En zo zult u ook onbezorgd en met een gerust hart onderrichtingen uit het geestelijke rijk in ontvangst kunnen nemen, want de lichtwereld doet onafgebroken moeite om u naar het licht te leiden, wat ook door beïnvloeding door middel van gedachten geschiedt zodra u licht verlangt. Maar u zult dan ook spoedig beseffen dat u ook bewust banden zult mogen aanknopen, dat er geen scheiding bestaat tussen de aardse en de geestelijke wereld, dat u voortdurend omringd bent door wezens die alleen geaard zijn naar uw wil en uw gezindheid.
Maar daaraan geloven zullen alleen die mensen die de ernstige wil hebben dichter bij Mij en de waarheid te komen, want de mensen die ook geestelijke betrekkingen tot stand brengen en zelf nog geen juiste instelling hebben, geloven niet op de juiste manier aan Mij. Ze trachten veeleer alleen hun eigen nieuwsgierigheid te bevredigen, ze proberen achter geheimen te komen en zoeken sensationeel vermaak. En deze mensen worden ook volgens hun mentaliteit bediend, en nooit wordt hun geloof aan een God van liefde in hen gewekt, veeleer keren ze dichter tot mijn tegenstander die hen door leugen en dwaling steeds meer van Mij wegdringt.
Daarom moet er ernstig gewaarschuwd worden voor zulke banden met het geestelijke rijk, terwijl ieder mens die een serieuze band met de lichtwereld tot stand tracht te brengen, zeker mag zijn van mijn bescherming. Want de wezens van het licht brengen mijn wil ten uitvoer, de wezens van het licht doen niets uit eigen wil, want hun wil is volledig ondergeschikt aan de mijne. Maar Ik maak deze wezens vaak gelukkig met opdrachten, doordat Ik hun mensen toevertrouw om te leiden, die met ernstige wil op Mij aansturen, die met Mij al een serieuze betrekking zijn aangegaan, zodat Ik hen kan bedenken met licht, met de zuivere waarheid die van Mij uitgaat en hun dus wordt toegestuurd, rechtstreeks of door mijn lichtboden, die u mensen echter nooit iets anders zullen aanbieden dan wat hun van Mij uit toestroomt. Want u moet weten dat mijn uitstraling van licht en kracht voortdurend deze wezens aanraakt en door hen nu verder wordt geleid en dat daarin ook hun gelukzaligheid bestaat, hen die zulks nodig hebben en verlangen weer van licht en kracht te kunnen voorzien.

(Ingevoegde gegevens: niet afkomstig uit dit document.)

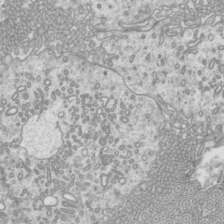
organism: Mouse
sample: Cilia; mouse epididymis
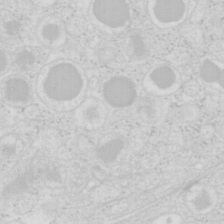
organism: Mouse
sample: Pancreas
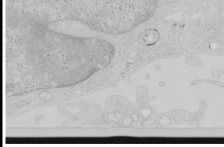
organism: Human
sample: Mitochondria in HCT116 cells
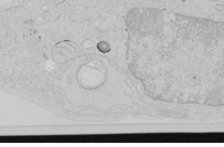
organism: Human
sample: Mitochondria in HCT116 cells
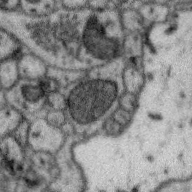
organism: Zebra finch
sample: Brain
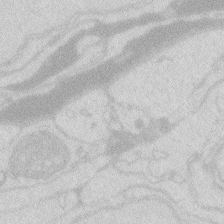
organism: Zebrafish
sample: Macrophage
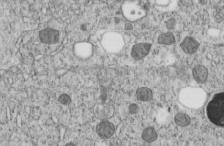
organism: C. elegans
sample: C. elegans embryo early stage
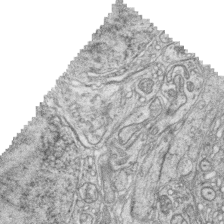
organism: Zebrafish
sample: synaptic ribbons in rod cells and cone cells
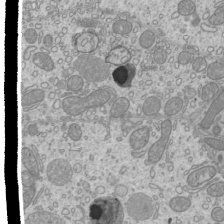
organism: Mouse
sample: Cilia; mouse epididymis
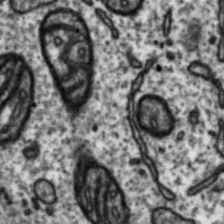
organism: Human
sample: HeLa cells
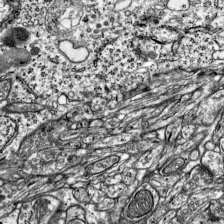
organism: Mouse
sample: Visual Cortex
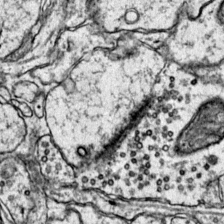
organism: Mouse
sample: Primary visual cortex
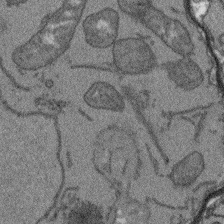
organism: Arabidopsis thaliana
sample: Root tip
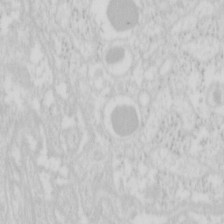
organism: Mouse
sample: Pancreas
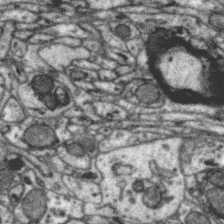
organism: Zebra finch
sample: Brain
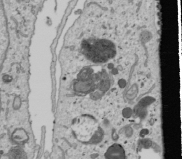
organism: Human
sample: Mitochondria in U2OS cells
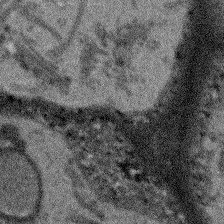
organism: Arabidopsis thaliana
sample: Root tip
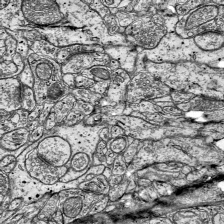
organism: Mouse
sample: Visual Cortex
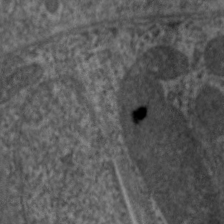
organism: C. elegans
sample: Pharynx
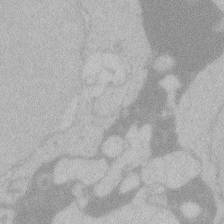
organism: Zebrafish
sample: Macrophage infected with Toxoplasma gondii
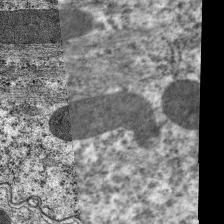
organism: C. elegans
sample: Pharynx
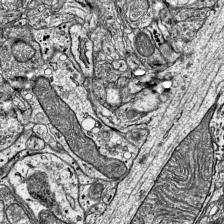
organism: Mouse
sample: Visual Cortex
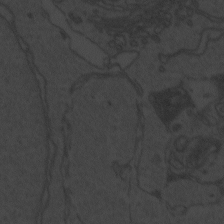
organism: Zebrafish
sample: Macrophage infected with Toxoplasma gondii
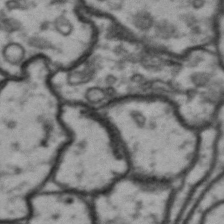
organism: Drosophila
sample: Brain
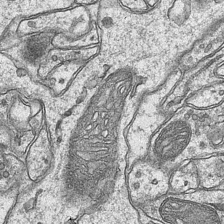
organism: Mouse
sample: CA1 Hippocampus
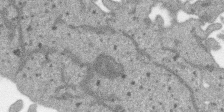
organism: Human
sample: Lung epithelial cells infected with SARS-CoV-2
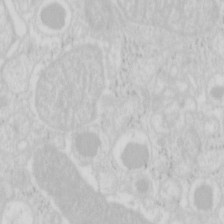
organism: Mouse
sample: Pancreas
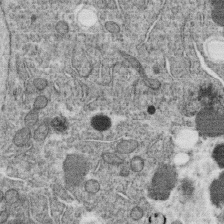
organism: C. elegans
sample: C. elegans oocyte; sperm cells
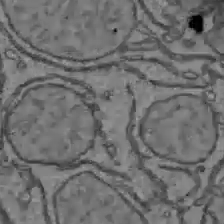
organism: C57BL Mouse
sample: Liver
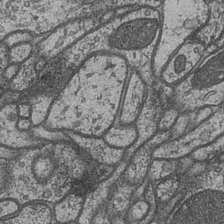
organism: Drosophila
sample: Optic medulla
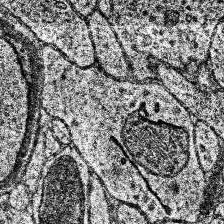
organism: Human
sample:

Daarom is alleen uw wil beslissend, u met Mij en de lichtwereld te verbinden, dan is ook mijn bescherming en zegen voor u gewaarborgd, geheel om het even of het licht van de waarheid door middel van gedachten nu tot u komt of dat u het van Mij ontvangt in de vorm van mijn woord. Altijd is de eeuwige Waarheid zelf aan het werk en Deze zal iedere onzuivere geest die tussenbeide wil komen, afweren - zoals omgekeerd echter ook mijn lichtwezens machteloos zijn tegenover deze duistere geestenwereld wanneer de mens zelf door zijn gezindheid hen toegang verleent en hun optreden toelaat. En ieder mens moet voor zichzelf verantwoorden welke motieven hem aanzetten tot de poging met geestelijke krachten van gedachten te wisselen. Er moet ernstig gewaarschuwd worden voor een spiritisme van het lage soort, dat geen zegen brengt maar een groot gevaar is zichzelf aan mijn tegenstander over te leveren wanneer hij niet bijtijds herkend wordt.